In this study, we screened natural products for their ability to enhance NK cell production of IFN-γ. We found that phyllanthusmin C (PL-C), a small molecule enriched in lignans of plants, can induce NK cell IFN-γ production in the presence or absence of monokines such as IL-12 and IL-15. The induced NK cell activity resulted from enhanced TLR-NF-κB signaling. Interestingly, PL-C negligibly activated T cell IFN-γ production and also did not activate NK cell cytotoxicity. This selectivity of PL-C in immune activation should make it more suitable for development of clinically useful immune modulator.

Materials and methods

Isolation of PBMCs and NK cells

Human PBMCs and NK cells were freshly isolated from leukopaks (American Red Cross, Columbus, OH) as described previously (41). PBMCs were isolated by Ficoll-Paque Plus (GE Healthcare Bio-Sciences, Pittsburgh, PA) density gradient centrifugation. NK cells (CD56⁺CD3⁻) were enriched with RosetteSep NK cell enrichment mixture (StemCell Technologies, Vancouver, Canada). The purity of enriched NK cells was ≥80 % (data not shown), assessed by flow cytometric analysis after staining with CD56-APC and CD3-FITC antibodies (BD Biosciences, San Jose, CA). These enriched NK cells were further purified with CD56 magnetic beads and LS columns (Miltenyi Biotec, Auburn, CA).

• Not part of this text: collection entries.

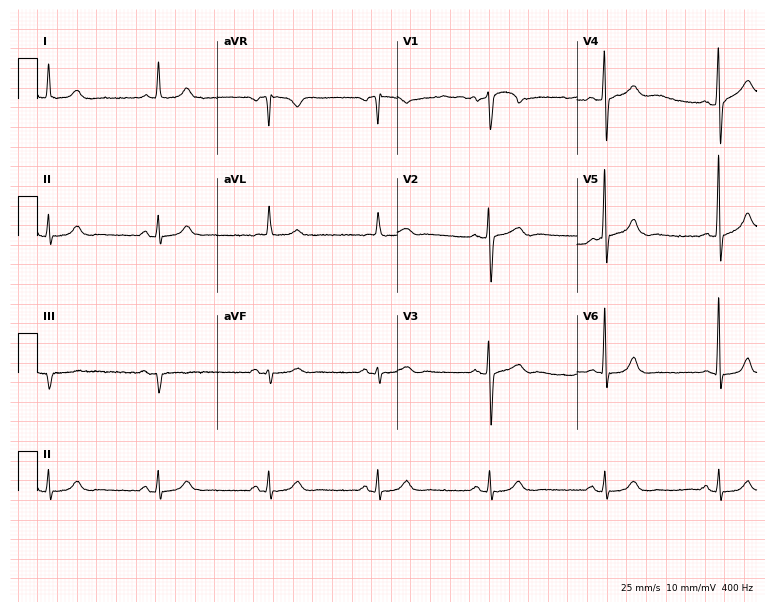
12-lead ECG from a 70-year-old man (7.3-second recording at 400 Hz). Recorded interpretation: within normal limits.
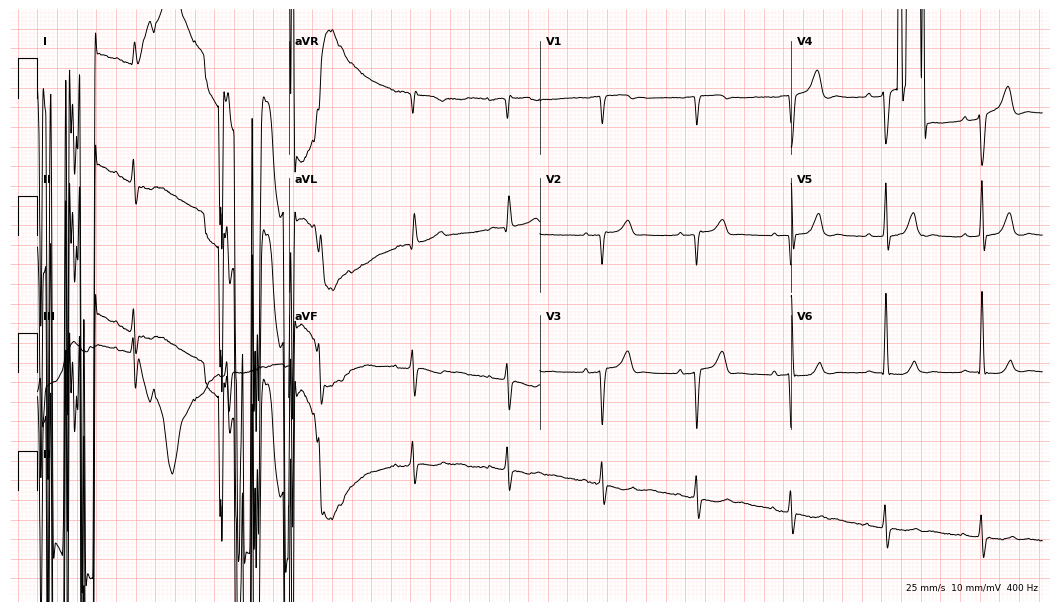
12-lead ECG from a man, 79 years old (10.2-second recording at 400 Hz). No first-degree AV block, right bundle branch block, left bundle branch block, sinus bradycardia, atrial fibrillation or sinus tachycardia recorded for this tracing. Other findings, if any, are not listed.
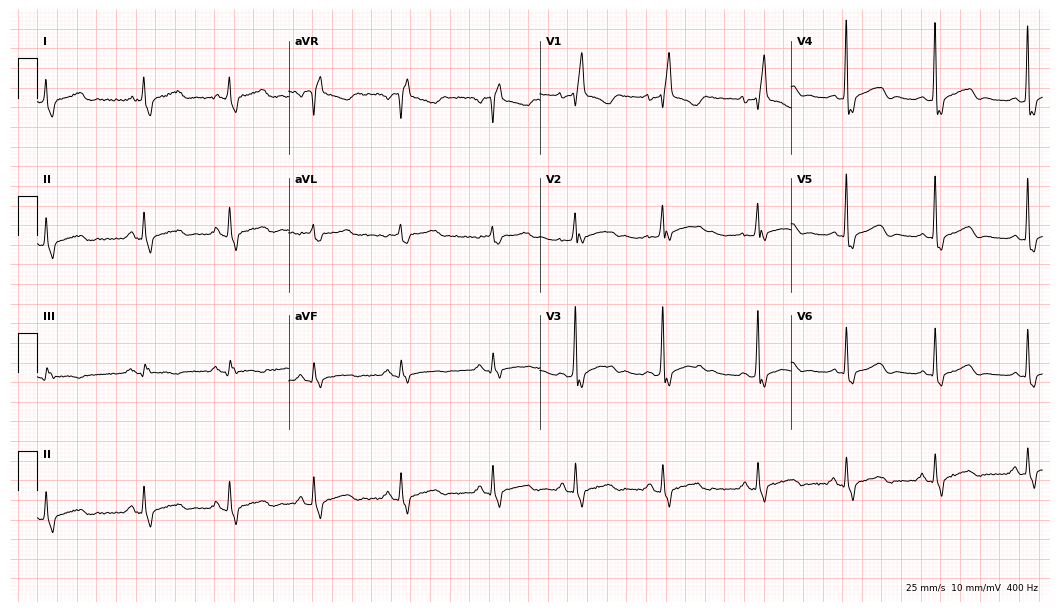
12-lead ECG (10.2-second recording at 400 Hz) from a woman, 56 years old. Findings include right bundle branch block.
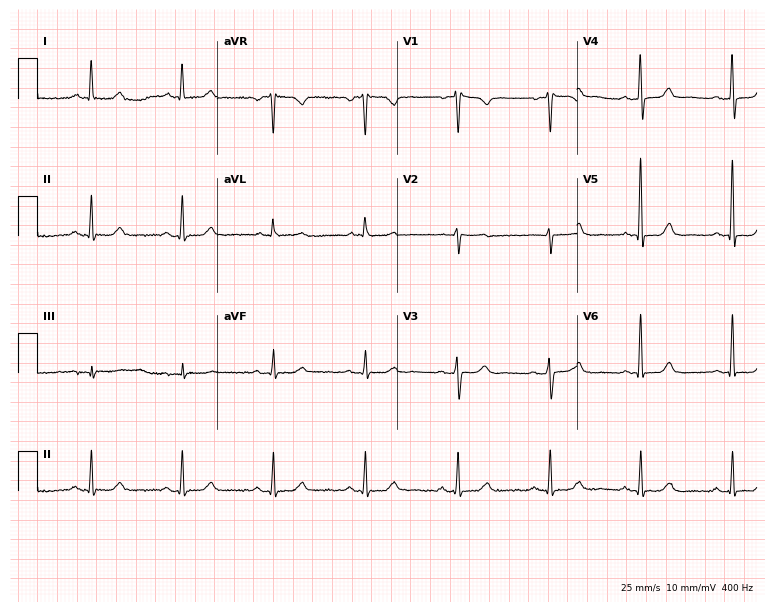
12-lead ECG from a female patient, 61 years old. Recorded interpretation: within normal limits.
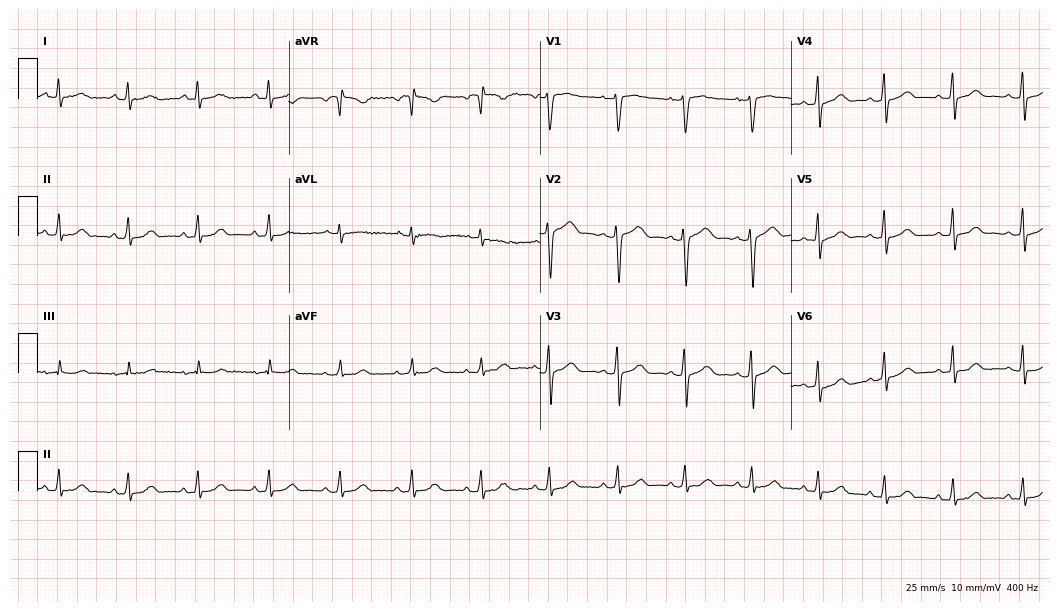
Standard 12-lead ECG recorded from a 33-year-old female (10.2-second recording at 400 Hz). Read as a normal ECG.
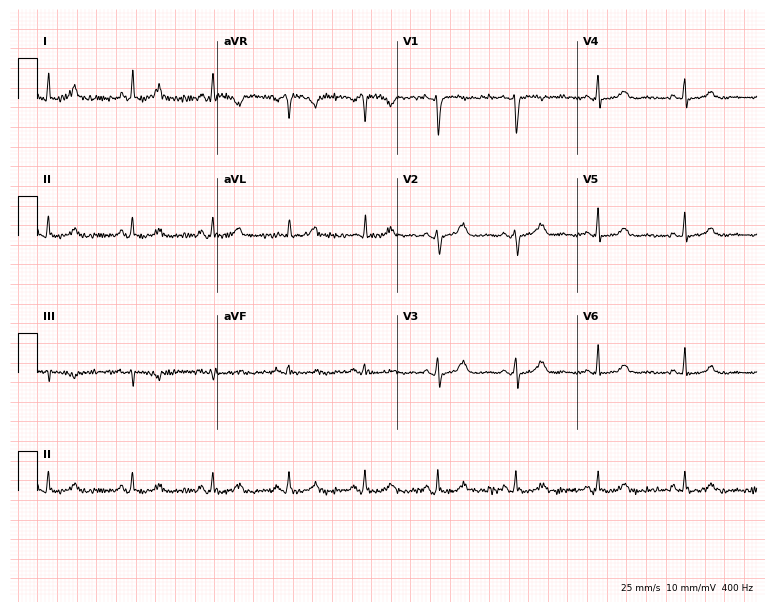
12-lead ECG from a 53-year-old female patient (7.3-second recording at 400 Hz). Recorded interpretation: within normal limits.

The purity of magnetic bead-purified NK cells was ≥ 99.5% (data not shown), as determined by the aforementioned flow cytometric analysis. CD56^bright and CD56^dim NK cell subsets were sorted by a FACS Aria II cell sorter (BD Biosciences) based on CD56 cell-surface density after staining with CD56-APC and CD3-FITC antibodies. The purity of CD56^bright and CD56^dim subsets was ≥ 99.0% (data not shown). All human work is approved by The Ohio State University Institutional Review Board.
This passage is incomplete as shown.